Now, I am returning to one of the cornerstones of a decent evolutionary model, namely to the selection function. Female investors select male inventions for reproduction and recombination of genetic code. Characteristics of the most frequently chosen inventions are being remembered and used as guidelines for creating future inventions: this is the component of adaptation in my model. In entitled ‘Evolutionary games’, I started to nail down my selection function, from two angles. I studied the distribution of a coefficient, namely the ratio of physical capital per one resident patent application, in my database made of Penn Tables 9.0 (Feenstra et al. 2015) and additional data from the World Bank. The first results that I got suggest a strong geographical disparity, and a progressive change over time in a complex set of local averages. In general, combined with the disparity of that ration across different classes of food deficit in local populations, my working assumption is that the ratio of physical capital per one patent application, should it have any relevance, characterises the way that the selection function works locally.
The second angle of approach is linear regression. I tested econometrically the hypothesis that the number of patent applications depends on the amount of physical capital available locally. In evolutionary terms, it means that the number of male inventions depends on the amount of substance available in the female set of capital holders. I started with nailing down a logarithmic equation in my dataset, namely: ln(Patent Applications) = 0,825*ln(ck) + residual ln -4,204, in a sample of 2 623 valid observations in my database, where ‘ck’ stands for the amount of physical capital available (that’s the original acronym from Penn Tables 9.0). That equation yields a coefficient of determination R2 = 0,478, regarding the variance of empirical distribution in the number of patent applications.

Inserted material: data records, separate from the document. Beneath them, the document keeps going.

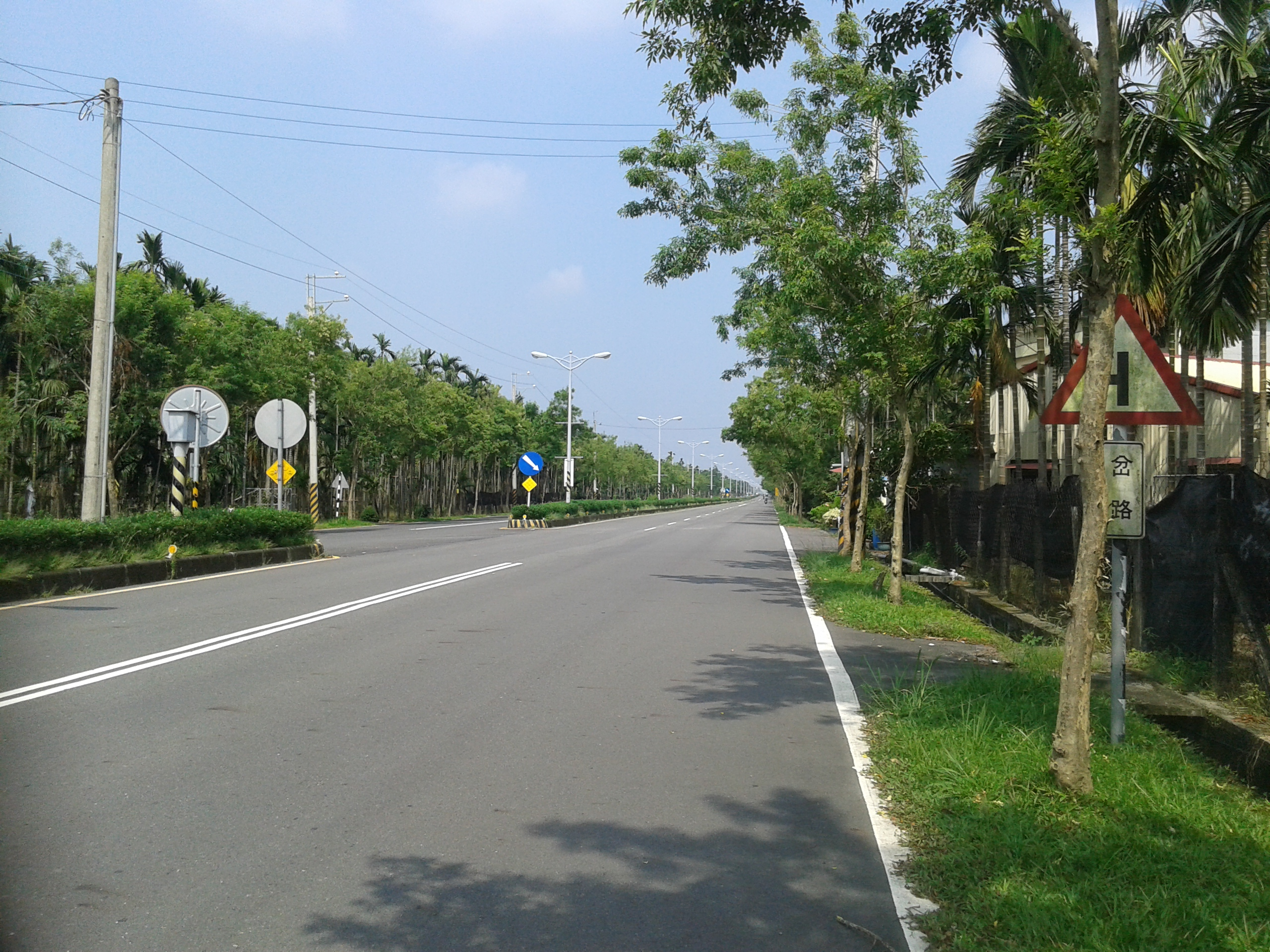 科大路 (縣道187丙線)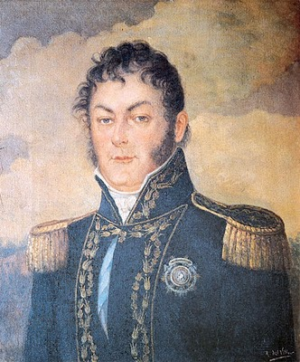 Juan Martín de Pueyrredón, Director Supremo de las Provincias Unidas del Río de la Plata.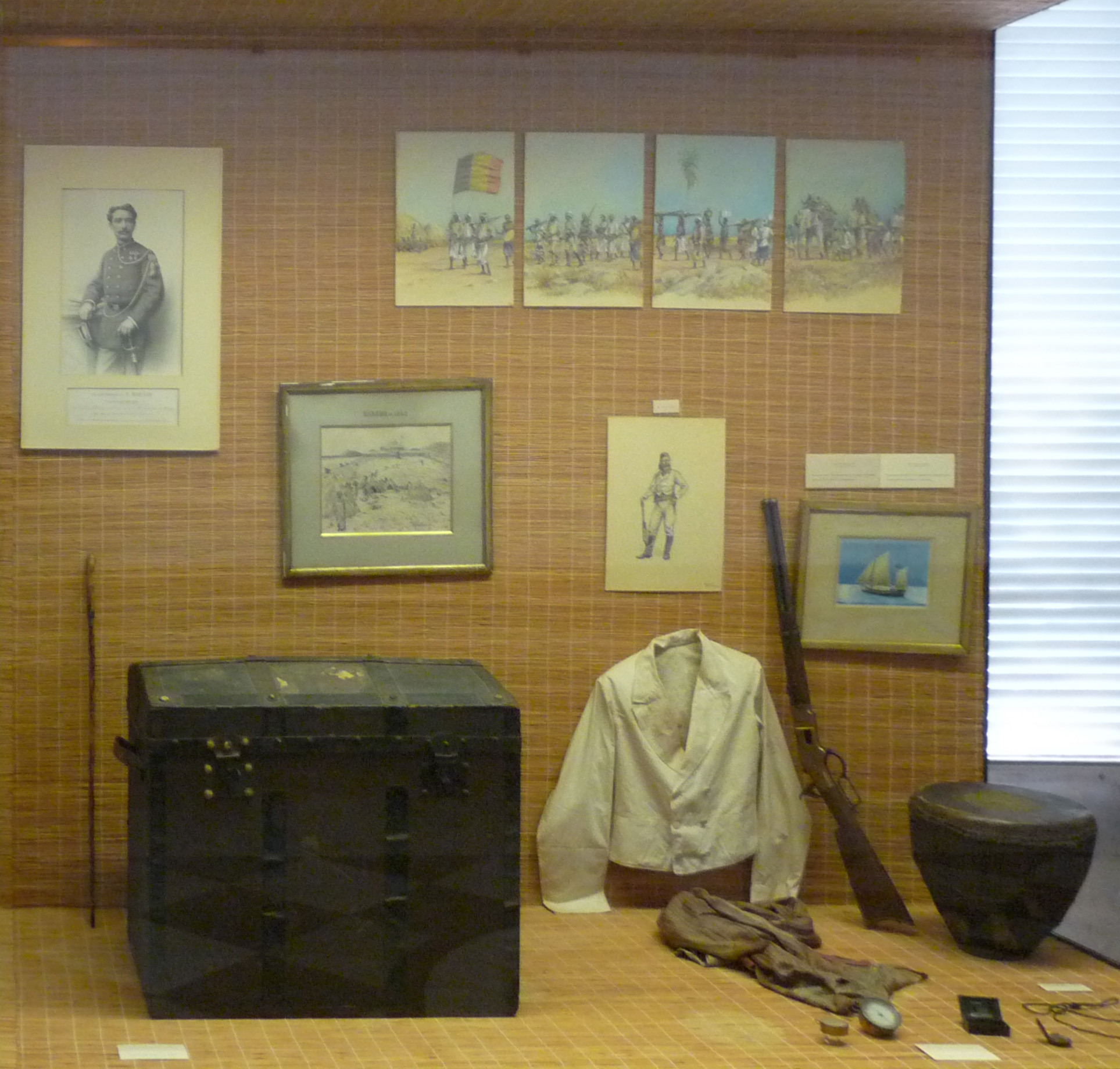 Vitrine dédiée au capitaine Storms (1846-1918) au Musée royal de l'Afrique centrale

This time, today, I want to meddle a little bit more with that linear regression. First of all, a quick update and interpretation of what I have. The full regression, described kind of by the book, looks like that:
The low values of p – significance mean that the probability of the null hypothesis is below 0,001. In other words, it is very low a probability that for a given value of capital I can have any observable number of patent applications. Analogously, the probability that for the average value of physical capital the residual, unexplained number of patent applications is different from e-4,204 = 0,014935714 is also below 0,001.
The amount of physical capital available locally explains some 47% of the overall variance, observable in the distribution of resident patent applications. This is quite substantial an explanatory power, and it confirms the basic intuition of my whole evolutionary reasoning that the amount of genetic information communicated in the system (number of patent applications) is significantly proportional to the amount of organic substance (physical capital) available for recombination with the help of said genetic information. Still, I have that more than 52% of variance, left unexplained.

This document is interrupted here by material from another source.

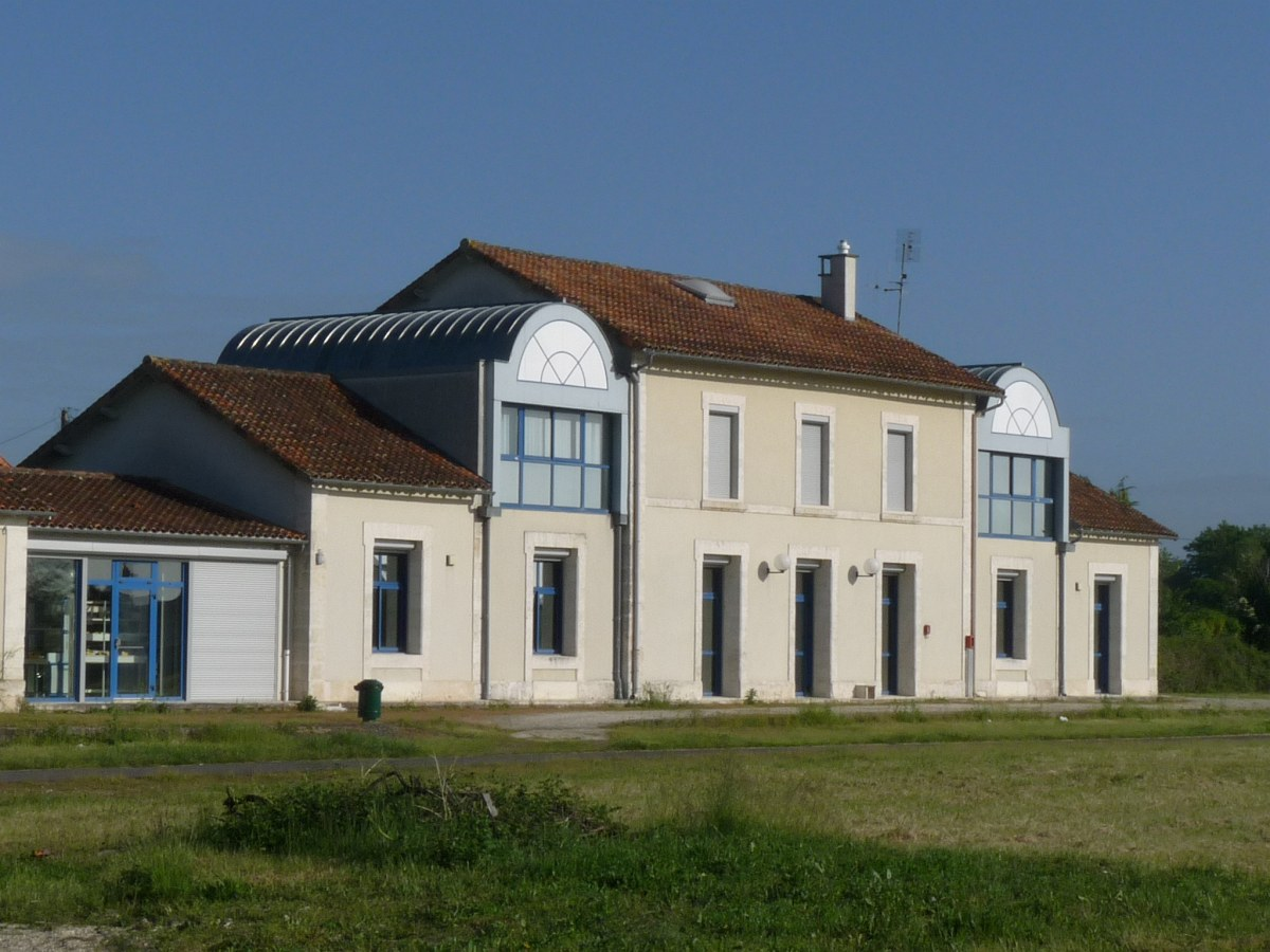 Ancienne gare, médiathèque de Barbezieux, Charente, France

In econometrics, as in many other instances of existence, size matters. The size of a model is measured with its explanatory power, or its coefficient of determination R2. My equation, as I have it now, is medium in size. If I want it to be bigger in explanatory power, I can add variables on the right side. In my database, I have that variable called ‘delta’ in the original notation of Penn Tables 9.0, and it stands for the rate of depreciation in fixed assets. The greater that rate, the shorter the lifecycle of my physical assets. A few words of explanation for the mildly initiated. If my rate of depreciation is delta = 20%, it means that one fifth of book value in my assets goes out of the window every year, due to both physical wear and tear (physical depreciation), and to obsolescence in comparison to more modern assets (moral depreciation). If my delta = 20%, it basically means that I should replace the corresponding assets with new ones every five years. If my delta = 15%, that lifecycle climbs to 1/15% = 6,66 years, and with delta = 40%, it accelerates to 1/40% = 2,5 years.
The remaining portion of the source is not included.